A: In high school and college, he was as dominant a point guard as any that I can remember. His will to win, physicality, his ability to impose his will on opponents, was second to none. And defensively, his ball-hawking ability, his anticipation, the physical nature that he played the game with, set him apart from any of his peers.

Q: How come he didn’t go to UCLA?
A: Cal blanketed him well. Lou Campanelli was the head coach, Todd Bozeman was an assistant at the time, and they built a wall around St. Joseph’s High School, as they should. They enhanced the odds greatly that Jason Kidd was going to be playing for the Bears.

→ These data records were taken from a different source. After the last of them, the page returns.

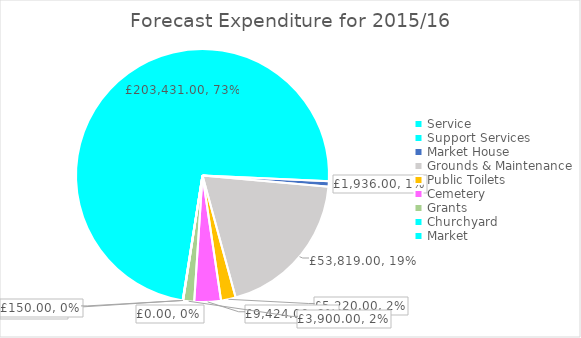
| Category | Series 0 | Series 1 | Series 2 |
|---|---|---|---|
| Service | 0 |  |  |
| Support Services | 203431 |  |  |
| Market House | 1936 |  |  |
| Grounds & Maintenance | 53819 |  |  |
| Public Toilets | 5220 |  |  |
| Cemetery | 9424 |  |  |
| Grants | 3900 |  |  |
| Churchyard | 0 |  |  |
| Market   | 150 |  |  |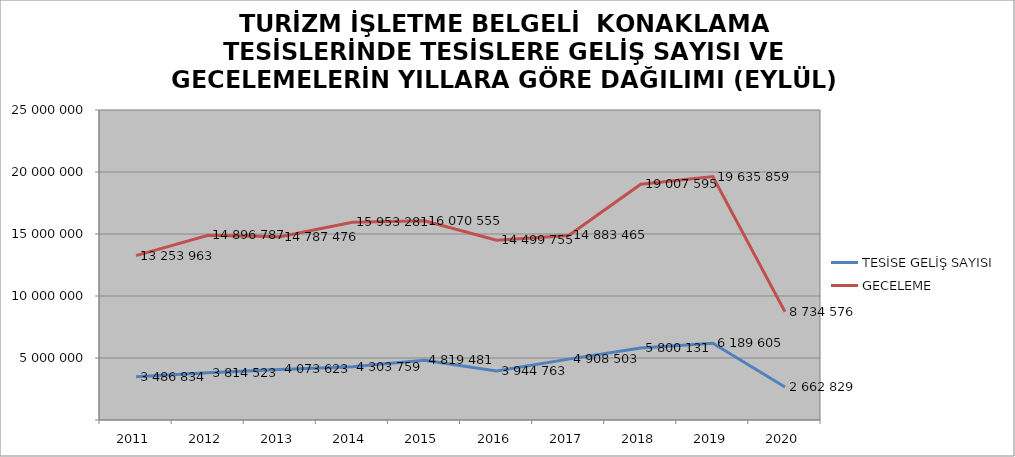
| Category | TESİSE GELİŞ SAYISI | GECELEME |
|---|---|---|
| 2011 | 3486834 | 13253963 |
| 2012 | 3814523 | 14896787 |
| 2013 | 4073623 | 14787476 |
| 2014 | 4303759 | 15953281 |
| 2015 | 4819481 | 16070555 |
| 2016 | 3944763 | 14499755 |
| 2017 | 4908503 | 14883465 |
| 2018 | 5800131 | 19007595 |
| 2019 | 6189605 | 19635859 |
| 2020 | 2662829 | 8734576 |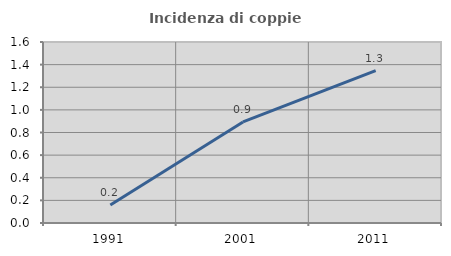
| Category | Incidenza di coppie miste |
|---|---|
| 1991.0 | 0.158 |
| 2001.0 | 0.894 |
| 2011.0 | 1.348 |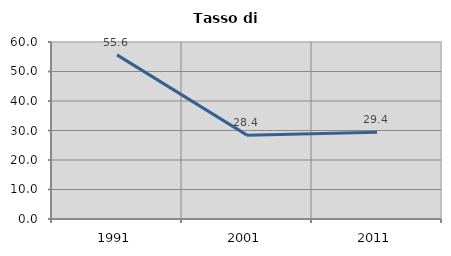
| Category | Tasso di disoccupazione   |
|---|---|
| 1991.0 | 55.638 |
| 2001.0 | 28.424 |
| 2011.0 | 29.412 |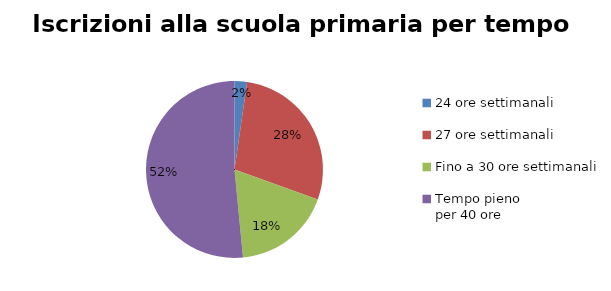
| Category | Series 0 |
|---|---|
| 24 ore settimanali | 871 |
| 27 ore settimanali | 10794 |
| Fino a 30 ore settimanali | 6874 |
| Tempo pieno 
per 40 ore | 19713 |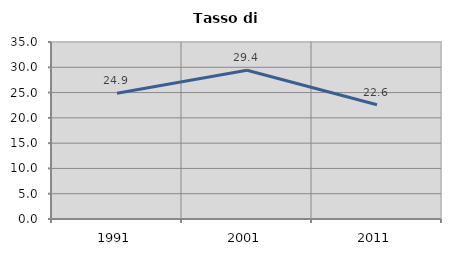
| Category | Tasso di disoccupazione   |
|---|---|
| 1991.0 | 24.868 |
| 2001.0 | 29.412 |
| 2011.0 | 22.599 |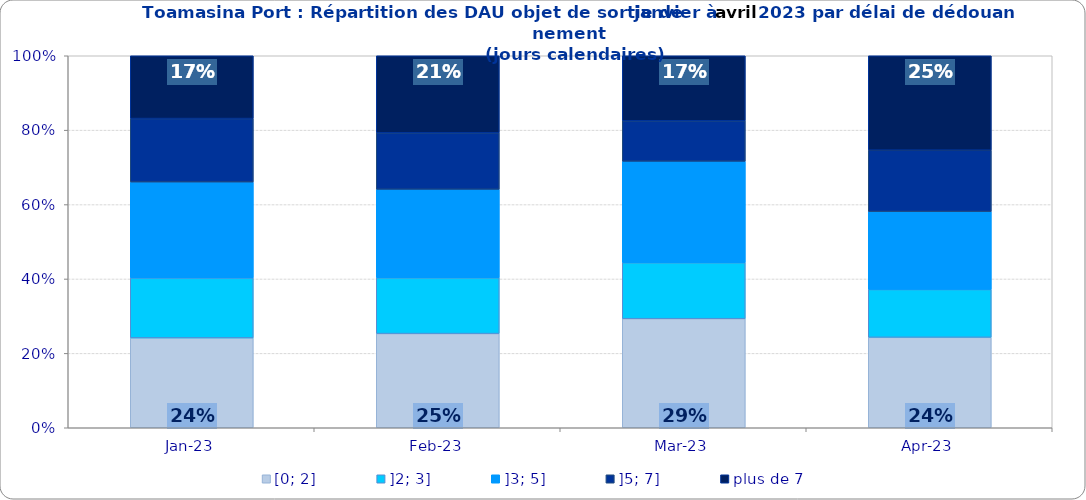
| Category | [0; 2] | ]2; 3] | ]3; 5] | ]5; 7] | plus de 7 |
|---|---|---|---|---|---|
| 2023-01-01 | 0.242 | 0.161 | 0.258 | 0.171 | 0.169 |
| 2023-02-01 | 0.253 | 0.15 | 0.238 | 0.152 | 0.207 |
| 2023-03-01 | 0.293 | 0.151 | 0.272 | 0.109 | 0.175 |
| 2023-04-01 | 0.243 | 0.129 | 0.209 | 0.165 | 0.254 |

Q: Why is helping the homeless such a cause for you?
A: You go back to your upbringing, and the values that your parents and mentors instilled. Helping others, extending the olive branch, service, compassion, thoughtfulness, generosity. … Those were aspects that were modeled by my parents when I grew up as a kid.

Q: Do you feel like a New Yorker?
A: I do feel like a New Yorker. When I come out of the apartment in the morning and hit the sidewalk immediately I feel the vital signs go north, the adrenaline, the energy is intoxicating.